Por: Gustavo Duch. 01/09/2023
El autor imagina (y parodia) un Norte global que, como defensa frente a la agricultura industrial, opta por retirar de sus dietas todo tipo de vegetales
Frente a problemas tan graves como el avance de la desertificación, el calentamiento global y la pérdida de población rural, el trabajo de muchas personas y organizaciones estaba consiguiendo que, poco a poco, la ciudadanía tomara conciencia de la relación entre estos fenómenos y una alimentación basada en vegetales (cereales, frutas, verduras u hortalizas) producidos por una agricultura industrial que funciona castigando a la tierra, dependiendo y abusando del petróleo y entregando enormes extensiones de territorios a las garras del monocultivo. De estas y otras realidades ligadas a la agricultura intensiva se generó abundante y buena información, como la explotación laboral en algunos de estos cultivos vegetales o el expolio de recursos que suponían para países del Sur global. La sociedad más sensibilizada empezó a memorizar argumentos y datos relevantes, como la cantidad de pesticidas que se usa en la producción de un kilo de tomates o el porcentaje de emisiones que representa traer estos alimentos desde países lejanos en cualquier época del año.

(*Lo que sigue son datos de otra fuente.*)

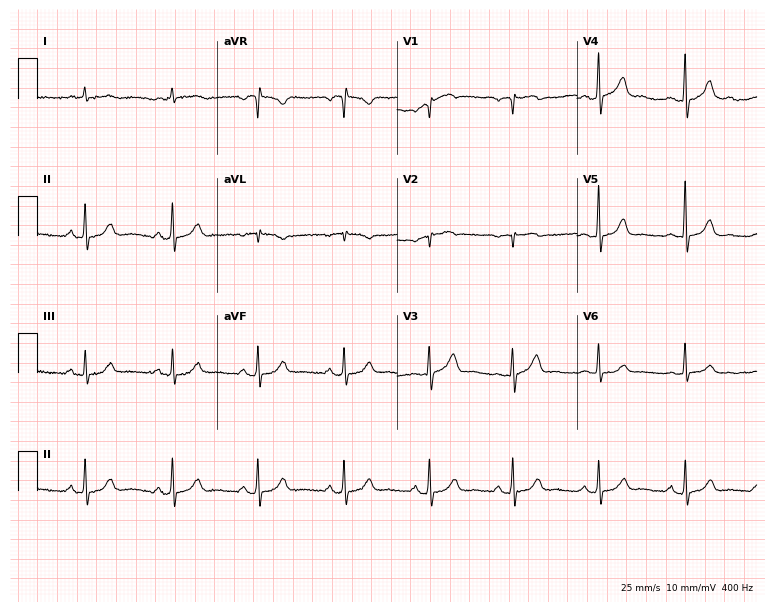
Standard 12-lead ECG recorded from a man, 82 years old (7.3-second recording at 400 Hz). Read as a normal ECG.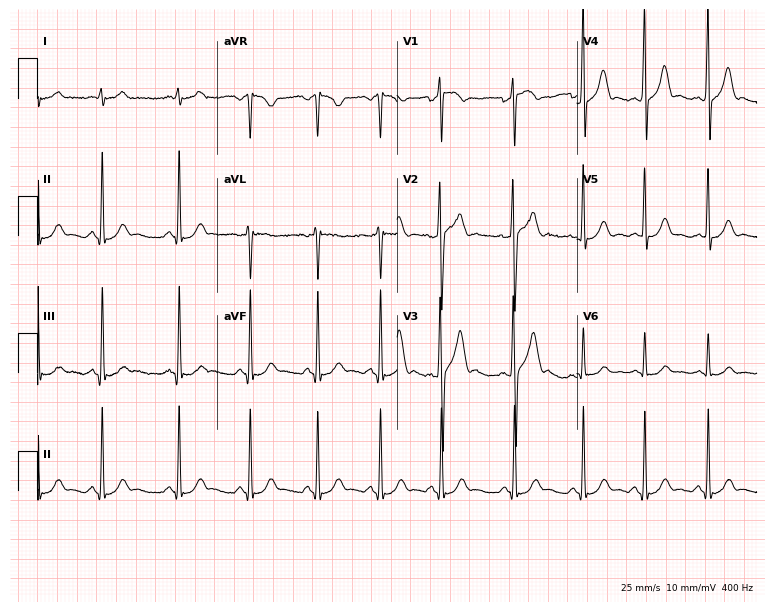
ECG (7.3-second recording at 400 Hz) — a man, 20 years old. Labelled as a normal ECG.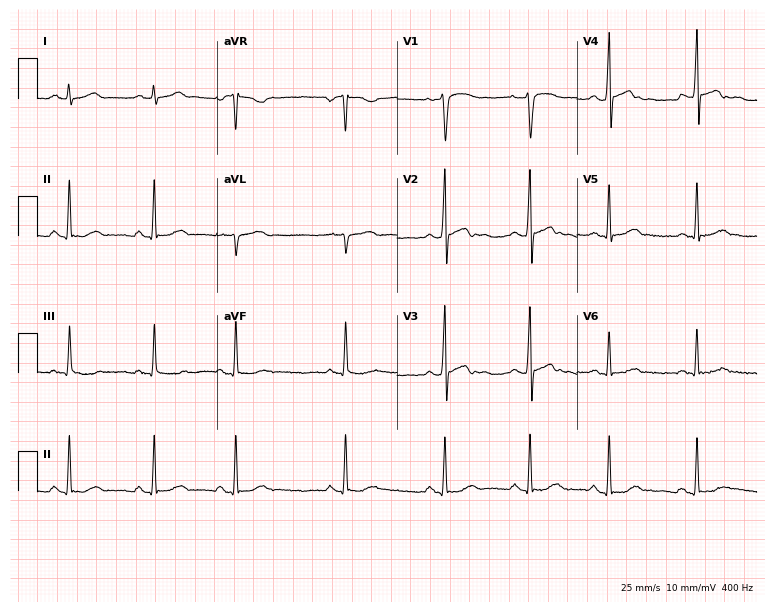
Standard 12-lead ECG recorded from a male, 34 years old (7.3-second recording at 400 Hz). None of these six findings is recorded: first-degree AV block, right bundle branch block, left bundle branch block, sinus bradycardia, atrial fibrillation, sinus tachycardia.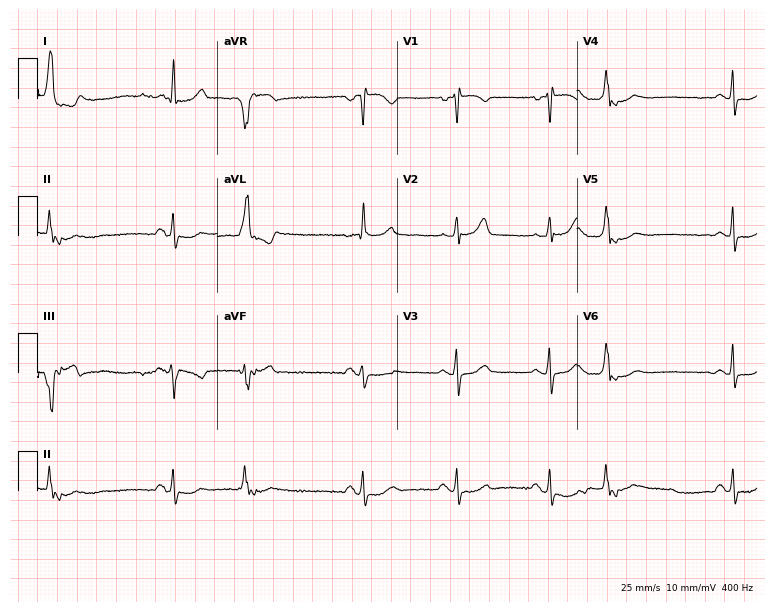
Standard 12-lead ECG recorded from a woman, 66 years old (7.3-second recording at 400 Hz). None of these six findings is recorded: first-degree AV block, right bundle branch block, left bundle branch block, sinus bradycardia, atrial fibrillation, sinus tachycardia.

Además, la sinrazón de esos sistemas industriales en la producción de vegetales no parecía tener freno. Cada vez más tipos de cereales provenían de tecnología transgénica, como el maíz, la soja y, últimamente, el trigo. “Es inaceptable la producción de estos cultivos preparados para ser fumigados con pesticidas que acaban con la biodiversidad local y afecta a la salud de las personas”, se esgrimía con mucha razón. La llamada agricultura digital o inteligente se presentaba como una solución pero solo hacía que maximizar los mismos problemas.

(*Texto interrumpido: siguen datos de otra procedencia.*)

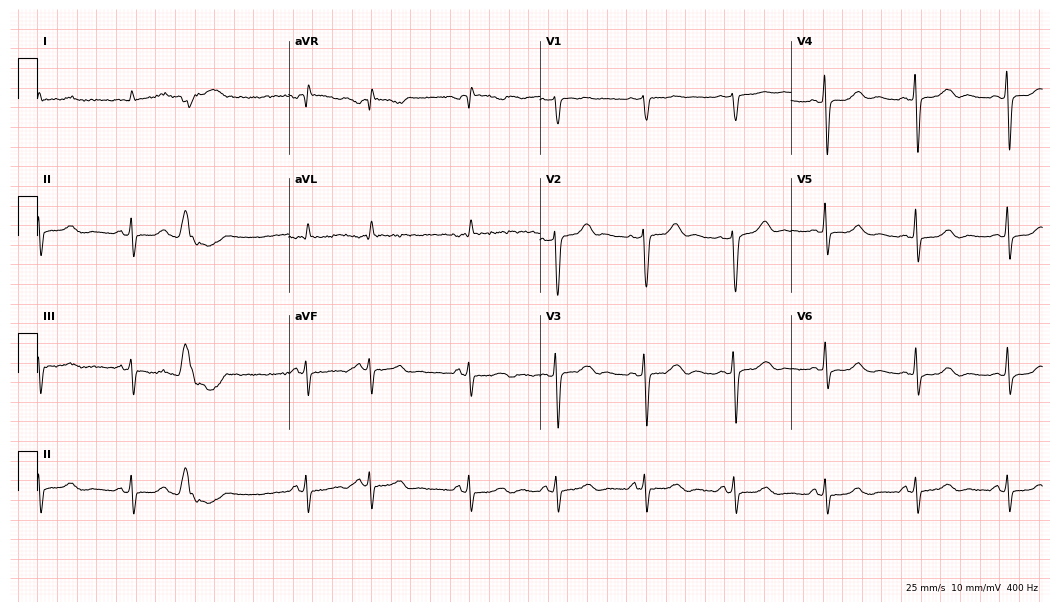
ECG (10.2-second recording at 400 Hz) — a male patient, 78 years old. Screened for six findings — first-degree AV block, right bundle branch block (RBBB), left bundle branch block (LBBB), sinus bradycardia, atrial fibrillation (AF), sinus tachycardia — none is recorded. Other findings, if any, are not listed.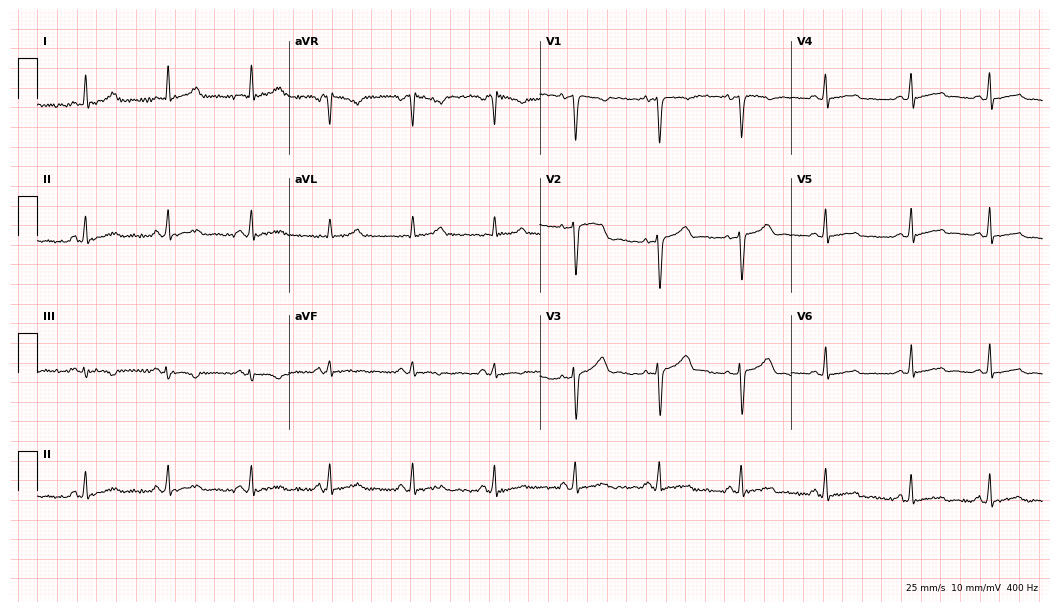
Standard 12-lead ECG recorded from a 30-year-old woman (10.2-second recording at 400 Hz). Read as a normal ECG.

Ante la presión social, las administraciones empezaron tímidamente a tomar partido a favor de los modelos de producción alimentaria “alternativos” que tan arrinconados habían quedado frente al poder de la industria vegetal. Muchas pequeñas campesinas y campesinos agroecológicos pensaron que, por fin, las cosas iban a cambiar. En sus cabezas se proyectaron imágenes de mercados locales repletos de personas adquiriendo las variadas y sanas producciones que en cada temporada producen gracias al trabajo en equipo, la energía gratuita del Sol y la colaboración desinteresada de las abejas.
Pero no fue así.
Algunas personas, mayoritariamente urbanas y del Norte global, pensaron que tenían que ir más lejos y ser más estrictas, así que optaron por retirar de sus dietas todo tipo de vegetales. Esgrimieron que alimentarse de frutas es una cacería de cachorros de árboles. Ingerir cereales es comerse directamente embriones, semillas, vidas por nacer. Y cocerlos a fuego lento, es una tortura. Que una coliflor o una alcachofa es comerse una flor, en la flor de la vida. Que a las madres de los tomates, las amordazamos y esposamos a cañas, privándolas de moverse al ritmo del viento. Incluso los brotes que con esfuerzo van pariendo, así que alcanzan sus primeros centímetros, se los amputamos…
Y aún más, de sus posturas éticas hicieron una lucha política a escala global. Crearon oenegés y partidos políticos en favor de este nuevo movimiento, el vegetalismo, para afectar a las diferentes administraciones con el fin de que se prohibieran los alimentos vegetales, vinieran de donde vinieran y sin diferenciar cómo habían sido producidos. En sus manifiestos repetían que se debían buscar alternativas radicales, como por ejemplo proteínas sintetizadas en laboratorios, que afirmaban que no solo eran modelos incruentos sino que también eran verdaderamente sostenibles.
En una sociedad narcisista como la nuestra, era esperable que finalmente este movimiento consiguiera ser tendencia en las redes sociales, donde abundaban las selfies que los internautas se hacían junto a plantas de pimientos y berenjenas que cuidaban en sus casas, no para comerlas, sino como vegetales de compañía. Tendencias que no pasaron inadvertidas a las grandes multinacionales de la alimentación. De hecho, en muy poco tiempo ya controlaban el mercado de alimentos sin vegetales como las ensaladas sin lechugas ni tomates, o las tortillas de patatas sin este tubérculo, pero que conseguían un aspecto, textura y sabor muy similar a los originales.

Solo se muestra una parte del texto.